Your objective → Entries below include pictures. Output exactly the lines from the one with "180.144 | 39279.424 |" down to the one with "4421.829 | 2812.14 |", both ends included, and leave the pictures out.

Data for the task →
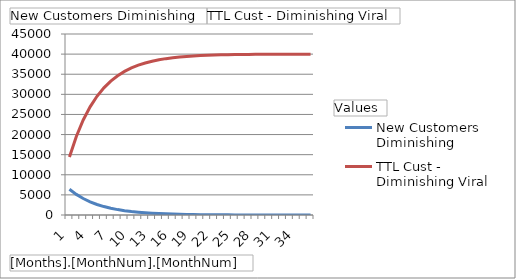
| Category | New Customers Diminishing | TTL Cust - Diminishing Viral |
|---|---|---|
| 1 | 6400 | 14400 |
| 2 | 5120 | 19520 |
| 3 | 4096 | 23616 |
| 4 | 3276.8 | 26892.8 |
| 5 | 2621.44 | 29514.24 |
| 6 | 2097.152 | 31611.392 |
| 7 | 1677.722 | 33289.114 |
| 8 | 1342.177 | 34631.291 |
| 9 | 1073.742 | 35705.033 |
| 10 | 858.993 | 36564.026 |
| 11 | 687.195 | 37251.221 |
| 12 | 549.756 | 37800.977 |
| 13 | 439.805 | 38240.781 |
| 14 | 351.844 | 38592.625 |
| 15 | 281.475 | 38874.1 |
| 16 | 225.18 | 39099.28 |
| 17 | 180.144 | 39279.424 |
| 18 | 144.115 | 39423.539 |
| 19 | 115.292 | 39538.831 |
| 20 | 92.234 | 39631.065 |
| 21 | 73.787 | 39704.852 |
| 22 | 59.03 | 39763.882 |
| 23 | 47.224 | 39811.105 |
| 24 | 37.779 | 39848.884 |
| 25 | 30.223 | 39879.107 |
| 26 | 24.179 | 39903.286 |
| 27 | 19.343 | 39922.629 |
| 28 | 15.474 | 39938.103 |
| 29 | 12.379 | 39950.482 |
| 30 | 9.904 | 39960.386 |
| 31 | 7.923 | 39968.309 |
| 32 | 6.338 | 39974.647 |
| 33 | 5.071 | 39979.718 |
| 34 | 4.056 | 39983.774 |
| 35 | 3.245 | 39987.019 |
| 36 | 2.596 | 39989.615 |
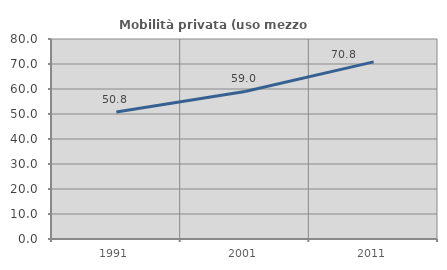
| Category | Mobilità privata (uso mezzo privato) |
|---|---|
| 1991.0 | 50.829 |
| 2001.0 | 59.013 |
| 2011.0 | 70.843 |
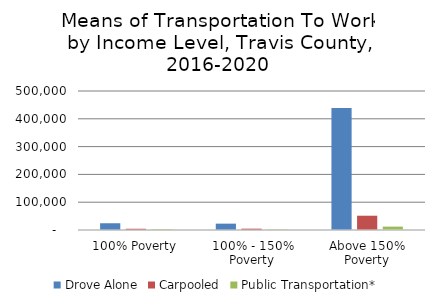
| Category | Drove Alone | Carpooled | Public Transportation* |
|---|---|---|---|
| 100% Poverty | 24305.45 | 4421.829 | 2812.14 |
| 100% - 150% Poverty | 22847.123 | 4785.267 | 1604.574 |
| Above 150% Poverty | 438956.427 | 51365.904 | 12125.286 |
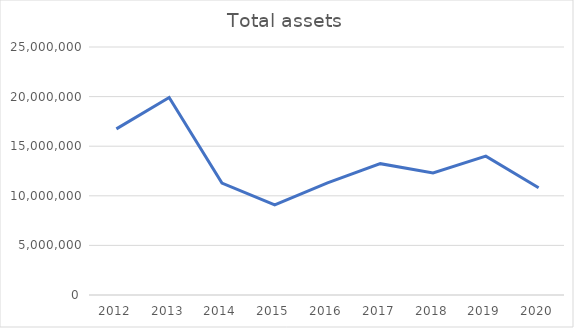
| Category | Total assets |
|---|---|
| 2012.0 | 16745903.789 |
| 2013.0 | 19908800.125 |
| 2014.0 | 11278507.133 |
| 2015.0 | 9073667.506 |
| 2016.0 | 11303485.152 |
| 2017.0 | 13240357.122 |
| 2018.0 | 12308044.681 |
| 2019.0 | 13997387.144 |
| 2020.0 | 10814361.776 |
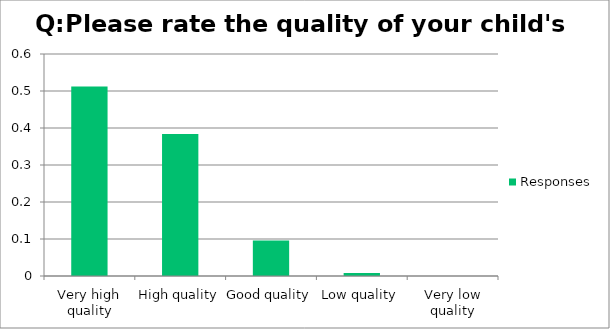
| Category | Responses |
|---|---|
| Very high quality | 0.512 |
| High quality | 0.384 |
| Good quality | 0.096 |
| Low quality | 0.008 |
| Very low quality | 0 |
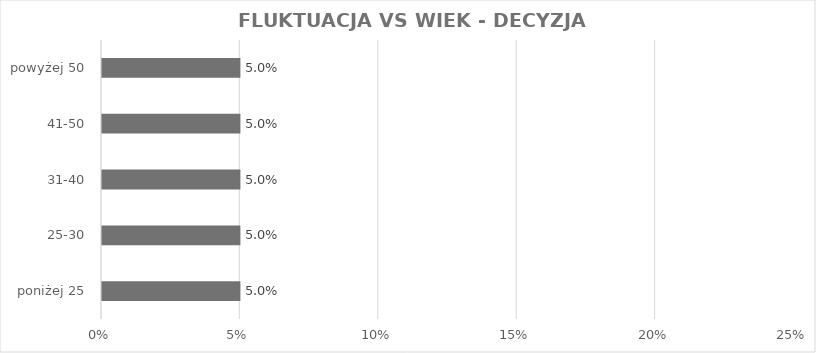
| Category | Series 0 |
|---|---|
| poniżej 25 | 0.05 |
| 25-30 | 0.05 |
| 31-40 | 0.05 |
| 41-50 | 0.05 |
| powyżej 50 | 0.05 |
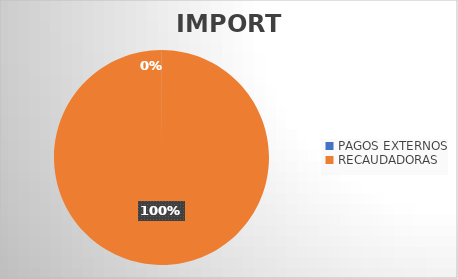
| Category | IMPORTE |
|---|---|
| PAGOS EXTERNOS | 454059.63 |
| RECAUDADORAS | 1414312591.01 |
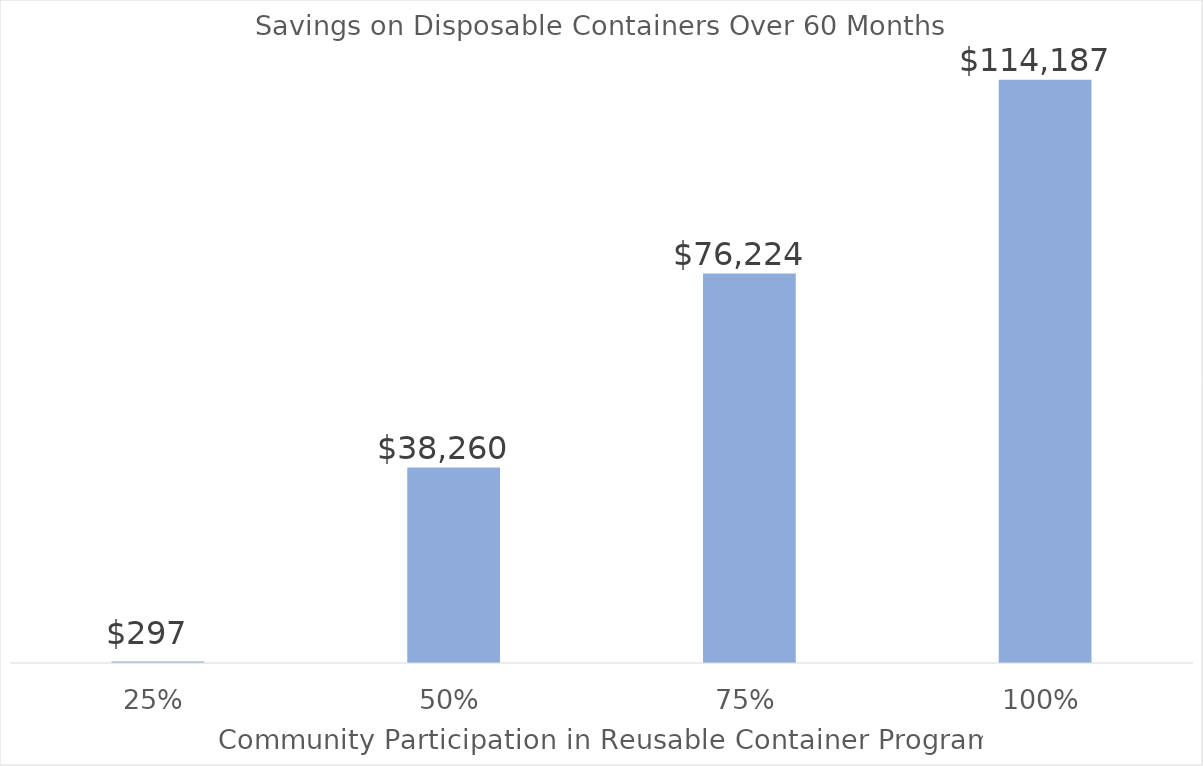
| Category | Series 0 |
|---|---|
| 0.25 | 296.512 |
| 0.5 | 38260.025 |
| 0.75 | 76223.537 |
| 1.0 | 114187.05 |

Exercise result →
| 17 | 180.144 | 39279.424 |
| 18 | 144.115 | 39423.539 |
| 19 | 115.292 | 39538.831 |
| 20 | 92.234 | 39631.065 |
| 21 | 73.787 | 39704.852 |
| 22 | 59.03 | 39763.882 |
| 23 | 47.224 | 39811.105 |
| 24 | 37.779 | 39848.884 |
| 25 | 30.223 | 39879.107 |
| 26 | 24.179 | 39903.286 |
| 27 | 19.343 | 39922.629 |
| 28 | 15.474 | 39938.103 |
| 29 | 12.379 | 39950.482 |
| 30 | 9.904 | 39960.386 |
| 31 | 7.923 | 39968.309 |
| 32 | 6.338 | 39974.647 |
| 33 | 5.071 | 39979.718 |
| 34 | 4.056 | 39983.774 |
| 35 | 3.245 | 39987.019 |
| 36 | 2.596 | 39989.615 |
| Category | Mobilità privata (uso mezzo privato) |
|---|---|
| 1991.0 | 50.829 |
| 2001.0 | 59.013 |
| 2011.0 | 70.843 |
| Category | Drove Alone | Carpooled | Public Transportation* |
|---|---|---|---|
| 100% Poverty | 24305.45 | 4421.829 | 2812.14 |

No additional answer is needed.